A girl dropped her pencil while sitting next to her bf... She glanced at his phone while he was texting a message that said "I love you"... The girl jumped up and called him every name she could think of and left the room... The message was to his mother! She didn't listen and left him... He killed himself because she left him... She killed herself because he killed himself... Moral of the story: Don't drop you pencil!

The WNBA.

What is the greatest anti-joke ever told? I had it right here, but I lost it when I was being raped by a Triceratops.

Whats big, round, and full of helium? Michaels Balloon head!

Q) what's black and white and red all over? A) a slaughtered zebra.

Why did the blonde drown in the bathtub? Her father repeatedly molested her and beat her mother, she no longer wanted to live in such a life and promptly committed suicide

I enjoy owboy butt sex with big black men please call me at 9528579236

What is 2+2? 4!

Why couldn't the blond turn the TV on? Because she is blond.

Your so stupid, that your stupid.

Why did the chicken cross the road. ... So he could be hit by a car.

Why did spongebob eat Patrick Because he was hungry

What's pink and fluffy? A feather duster.

Knock Knock. Who's there? The IRS. You didn't pay your taxes so we have to take you to jail.

You can pick your friends, you can pick your nose... But that's disgusting.
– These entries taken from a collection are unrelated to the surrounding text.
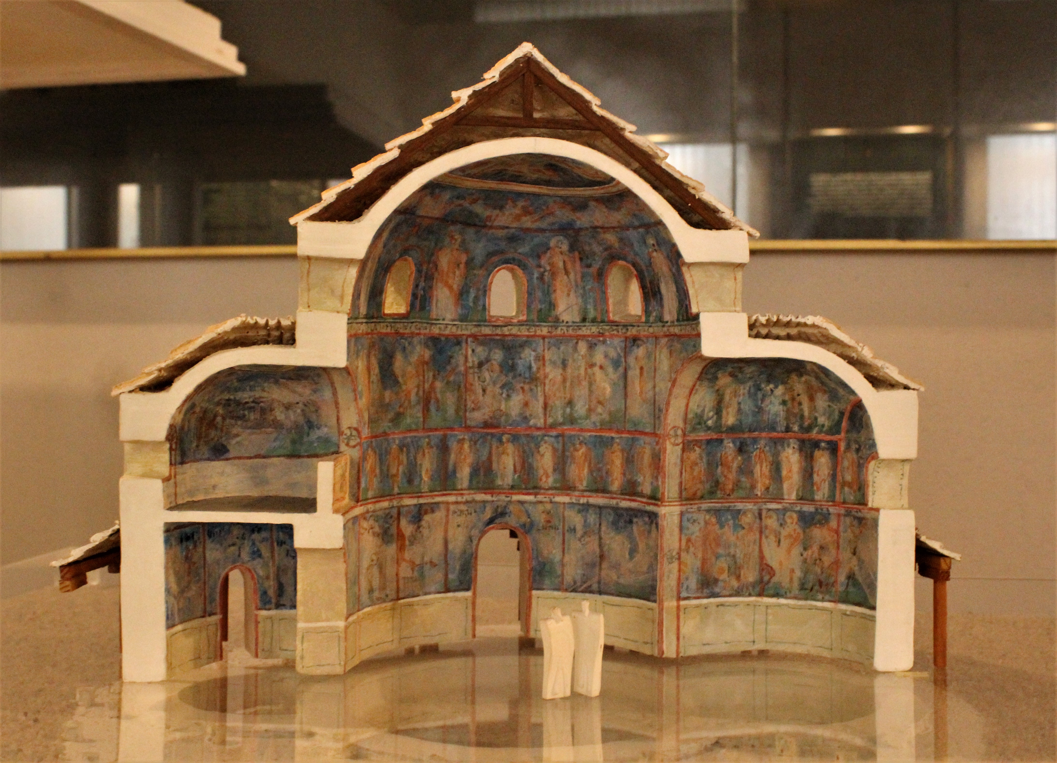 Moravian Basilica 9th century
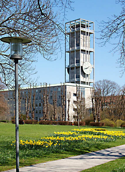 Århus Rådhus, Denmark
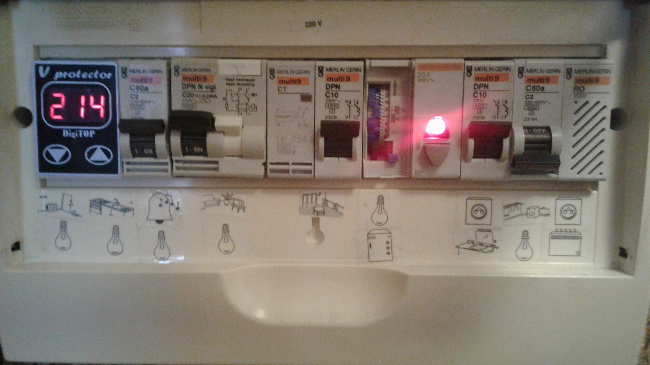 Робочий розподільний щит

What do you do when a taco eater eats your food? Beat him with the nearest black man's dick.

this is gay

why did Sally fall of the swing....she had no arms. knock knock who's there? NOT Sally.....

this girl died

What's worse than the unwarrented death of six milliion Jews? The death of six million and one Jews

Nohypocondrism: When you feel fine and everyone keeps telling you you are a sick bastard. Charisma: Hey, that guy that changed my life killed the neighbor, cool rite? I mean that damn neighbor did say nothing to me when I said hi. Solitude: When the room is so overcrowded that you feel small and alone. I think that people that are jack of all trades and master of none are stupid... I AM JACK OF NO TRADES AND MASTER OF ALL! I am nothing, because nothing lives on forever, nothing is unbreakable, nothing is really awesome on a terrible day... I am also Nobody, because Nobody has more money than me.. FUUUUUUUU..

Why was the light on in the house ? A. the owners were using it

7am, waking up in the morning Gotta be fresh, gotta go downstairs Gotta have my bowl, gotta have cereal Seein’ everything, the time is goin’ Tickin’ on and on, everybody’s rushin’ Gotta get down to the bus stop Gotta catch my bus, I see my friends (My friends) Kickin’ in the front seat Sittin’ in the back seat Gotta make my mind up Which seat can I take? It’s Friday, Friday Gotta get down on Friday REBECCA BLACK FTW!!!!!!!!!!!!!!!!!!!!!!!

Did the Chicken cross the road? No the road moved the chicken across.

Anti Joke

What are Antijokes? Anti Jokes (or Anti Humor) is a type of comedy in which the uses is set up to expect a typical joke setup however the joke ends with such anticlimax that it becomes funny in its own right. The lack of punchline is the punchline.

Our Updated iOS App!

We've just released huge update to the iOS app! Now, access all your favorite text and photo sites like Anti-Joke, DIYLOL! A few things didn't make the original cut (like comments) but they'll be back soon. Best of all, the app is now FREE! Get it here.

The Anti Joke Book


NEW ANTI-JOKE BOOK!  Now that we've resolved the printing issues with our publisher, check out the BRAND SPANKING NEW Anti-Joke Book!

MOAR??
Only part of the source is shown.